Chapter 7: Key Management         

• Keys must be distributed securely to the right entities and updated continuously.
• Keys must be protected as they are transmitted and while they are being stored on each workstation and server.
• Keys must be generated, destroyed, and recovered properly.
• Key management can be handled through manual or automatic processes.
• Keys are stored before and after distribution.
• The key, algorithm that will use the key, configurations, and parameters are stored in a module that also needs to be protected.

Chapter 7: Key Management Principles

• Keys should not be available in cleartext.
• All key distribution and maintenance should be automated and hidden from the user and these processes should be integrated into software or the operating system.
• Backup copies of the key should be available and easily accessible when required.
• The key recovery process could require two or more other individuals to present their private keys or authentication information and these individuals should not all be members of the IT department.

• Rules for Keys and Key Management
• The key length should be long enough to provide the necessary level of protection.
• Keys should be stored and transmitted by secure means.
• Keys should be extremely random, and the algorithms should use the full spectrum of the keyspace.
• The Key’s lifetime should correspond with the sensitivity of the data it is protecting. (Less secure data may allow for a longer key lifetime, whereas more sensitive data might require a shorter key lifetime.)
• The more the key is used, the shorter its lifetime should be
• Keys should be backed up or escrowed in case of emergencies.
• Keys should be properly destroyed when their lifetime comes to an end. 

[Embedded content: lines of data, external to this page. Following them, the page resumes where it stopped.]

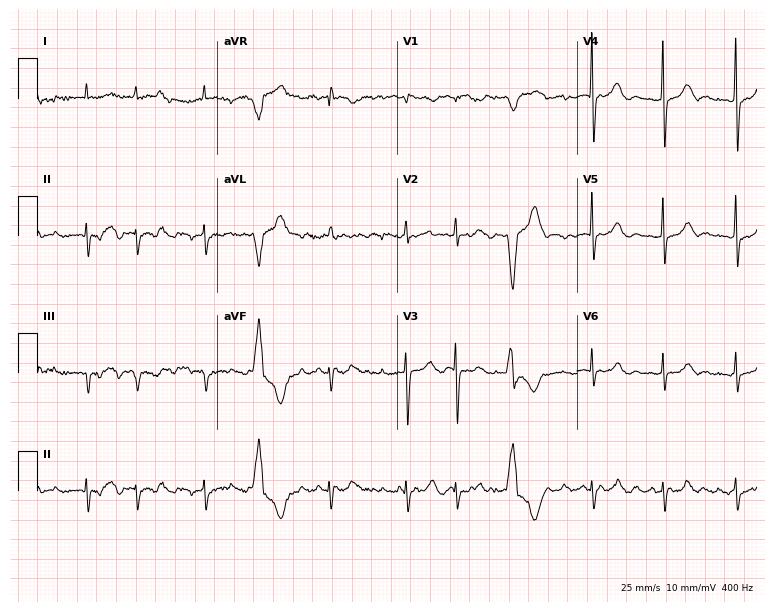
Electrocardiogram, an 82-year-old female. Interpretation includes atrial fibrillation.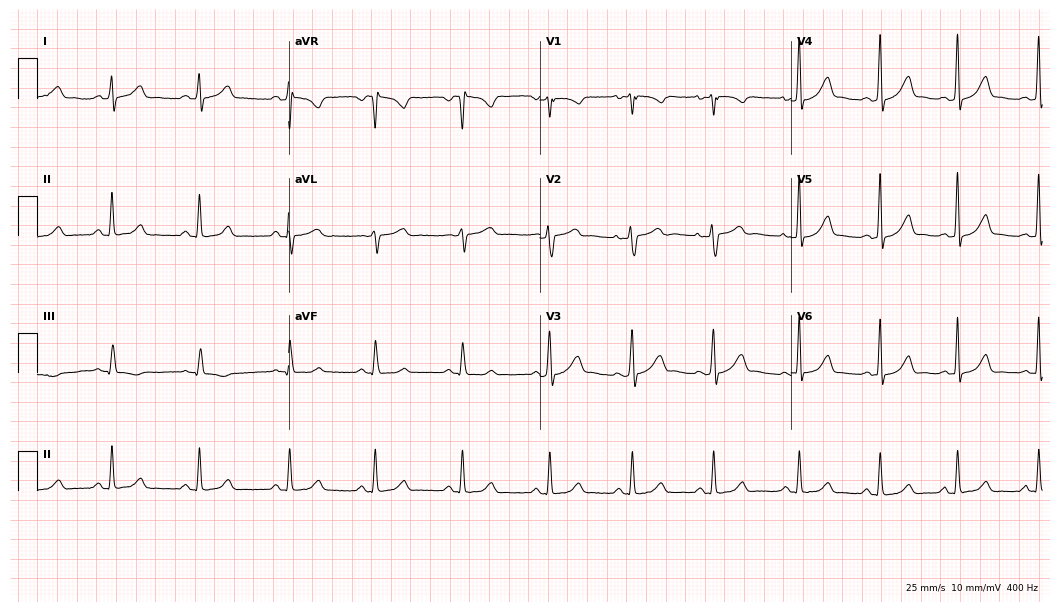
Electrocardiogram, a female, 27 years old. Overall reading on record: normal ECG.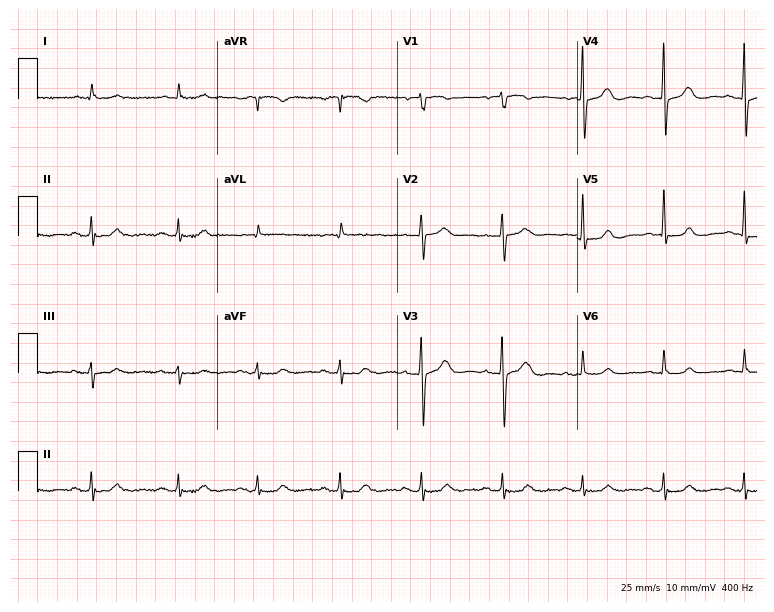
Standard 12-lead ECG recorded from a 76-year-old male. None of these six findings is recorded: first-degree AV block, right bundle branch block (RBBB), left bundle branch block (LBBB), sinus bradycardia, atrial fibrillation (AF), sinus tachycardia.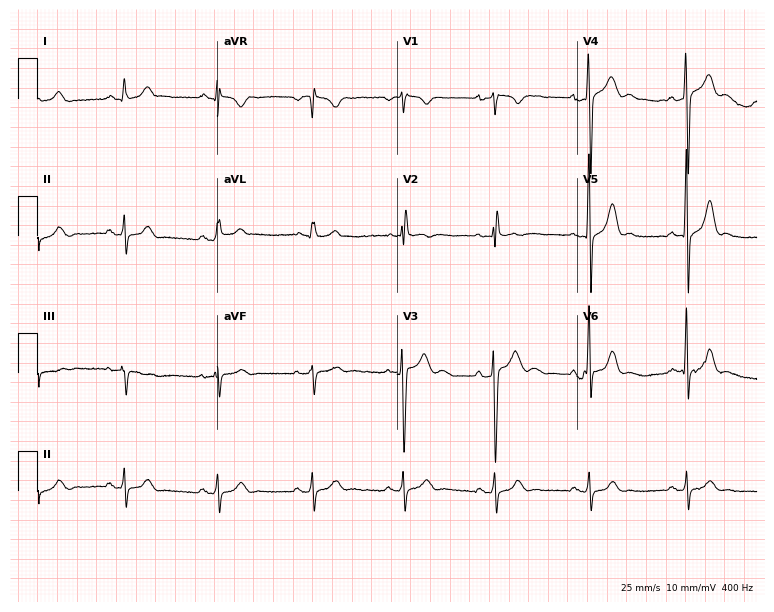
Resting 12-lead electrocardiogram (7.3-second recording at 400 Hz). Patient: a 28-year-old male. Read as a normal ECG.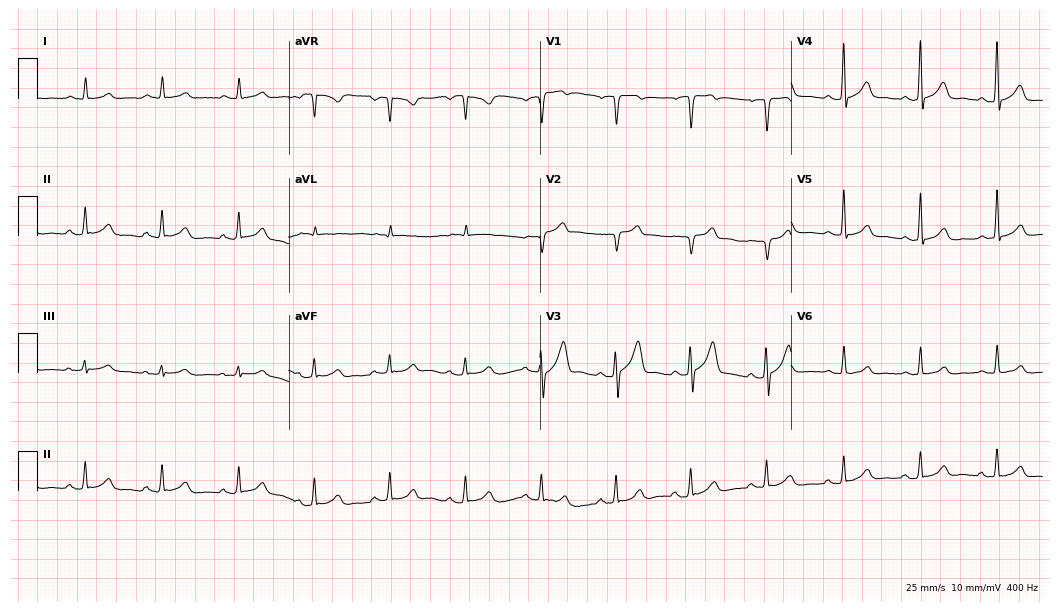
Standard 12-lead ECG recorded from a 61-year-old male. Read as a normal ECG.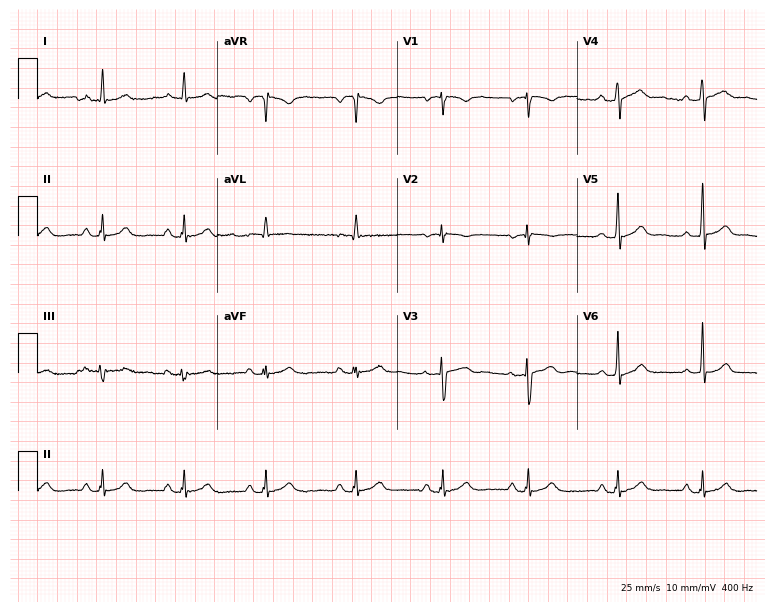
Resting 12-lead electrocardiogram (7.3-second recording at 400 Hz). Patient: a woman, 34 years old. Read as a normal ECG.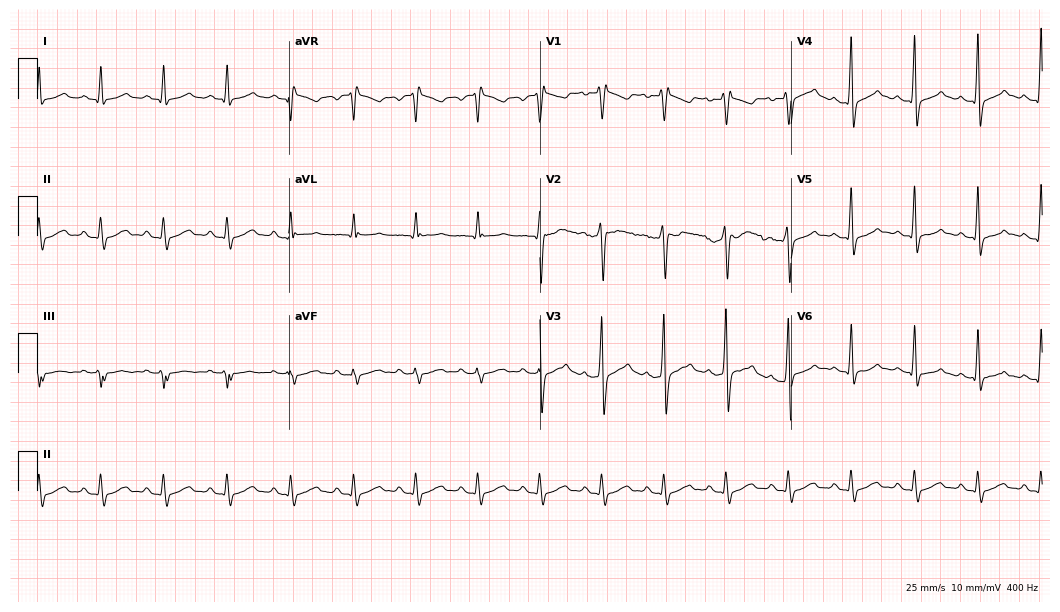
ECG — a male patient, 38 years old. Screened for six findings — first-degree AV block, right bundle branch block (RBBB), left bundle branch block (LBBB), sinus bradycardia, atrial fibrillation (AF), sinus tachycardia — none is recorded. Only these six findings were labelled.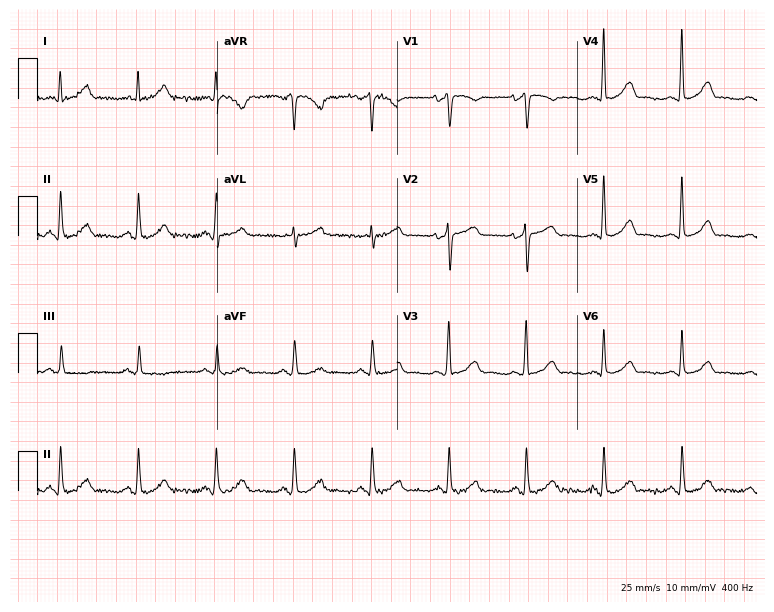
ECG (7.3-second recording at 400 Hz) — a female patient, 77 years old. Labelled as a normal ECG.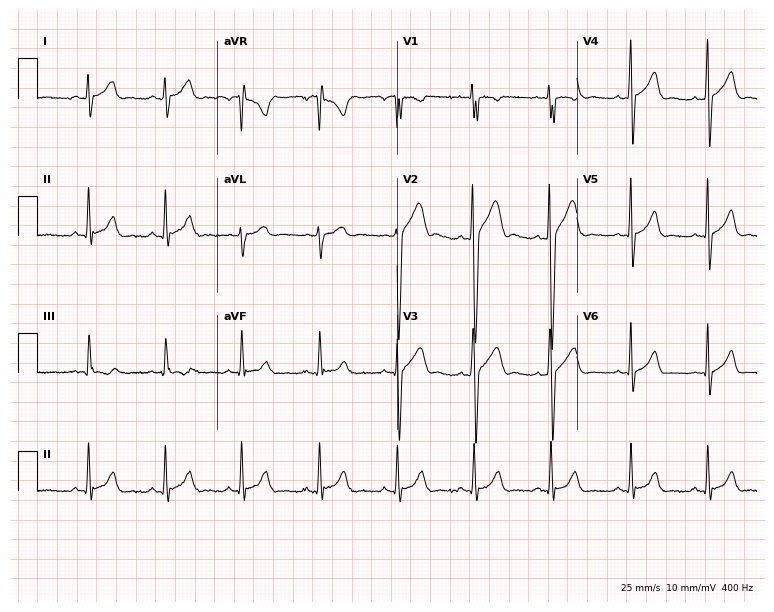
Standard 12-lead ECG recorded from a male, 17 years old. Read as a normal ECG.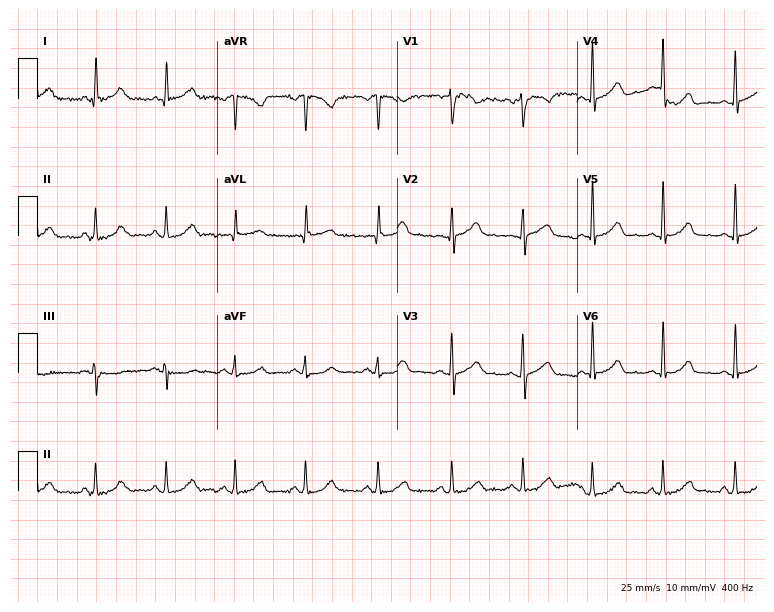
12-lead ECG from a female patient, 46 years old. Labelled as a normal ECG.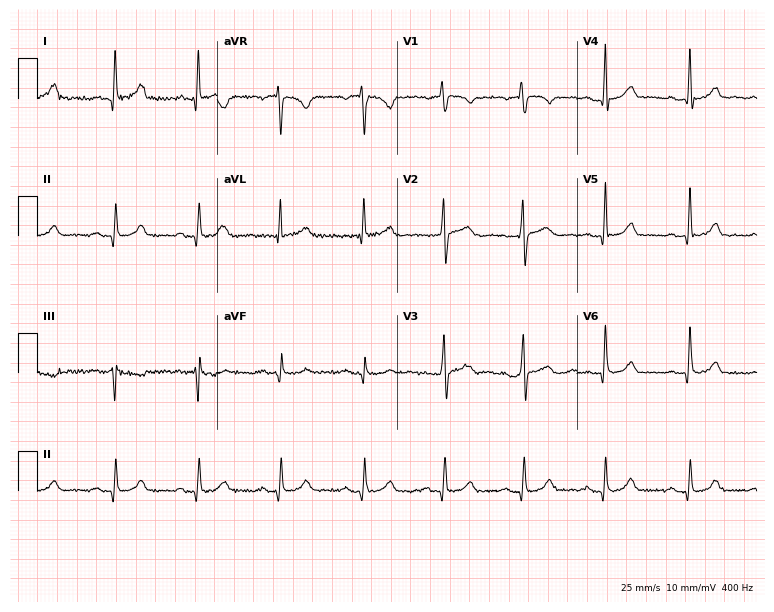
Electrocardiogram (7.3-second recording at 400 Hz), a 42-year-old man. Overall reading on record: normal ECG.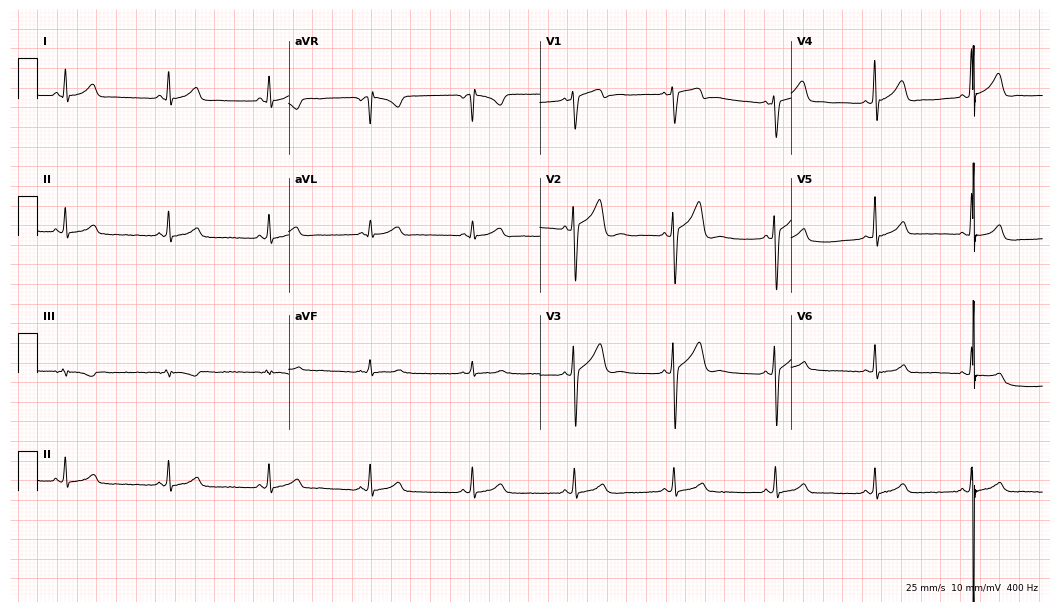
Resting 12-lead electrocardiogram (10.2-second recording at 400 Hz). Patient: a 20-year-old man. Read as a normal ECG.

Chapter 7: Types of Symmetric Systems

•  Data Encryption Standard (DES)
• 3DES (Triple DES)
• Blowfish
• Twofish
•  International Data Encryption Algorithm (IDEA)
•  RC4, RC5, and RC6
• Advanced Encryption Standard (AES)
•  Secure and Fast Encryption Routine (SAFER)
•  Serpent

Data Encryption Standard:

History:

• 1974, IBM’s 128-bit algorithm (Lucifer) that was modified by the NSA (National Institute of Standards and Technology) to 64-bits which became a national cryptographic standard in 1977 and an American National Standards Institute (ANSI) standard in 1978.
• NSA announced that it would no longer endorse DES and DES-based products would no longer fall under compliance with Federal standard 1027 starting January 1988. This was not accepted well and eventually NSA extended the life of DES another 5 years.
• DES was eventually broken by Electronic Frontier Foundation who built a computer system that broke DES in 3 days and lead to the creation of 3DES and DES was later replaced by Rijndael algorithm as the Advanced Encryption Standard (AES) by NIST. 

How does DES work?

DES is a symmetric block encryption algorithm. This means that when 64-bit blocks of plaintext go in, 64-bit blocks of ciphertext comes out. Since it’s symmetric, the same key is used for encryption and decryption. When DES algorithm is applied to data, it divides the message into blocks and operates on them one at a time. The blocks are then put into 16 rounds of transposition and substitution functions.

What does it mean to be “broken”?

Algorithms are considered to be broken if someone uncovers a key that is used during an encryption process. You can break an algorithm by brute force attack of by identifying weaknesses in the algorithm itself.

Chapter 7: Running and Concealment Ciphers:

• Running Key Cipher:
• Can use a key that does not require an electronic algorithm and bit alternation.
• Uses components in the physical world.
• Example:
•  An algorithm that is a set of books agreed upon by the sender and receiver. The key in this cipher could be a book page, line number, and column count.
• Concealment Cipher:
• This type of cipher is a message within a message.
• Example:
• Suppose it was agreed upon to have a key with every third word within a message. If a secret message was sent that read, “The saying, ‘The time is right’ is now cow language, so is not a dead subject.” Because the key is every third word, the secret message within the message would be “The right cow is dead.”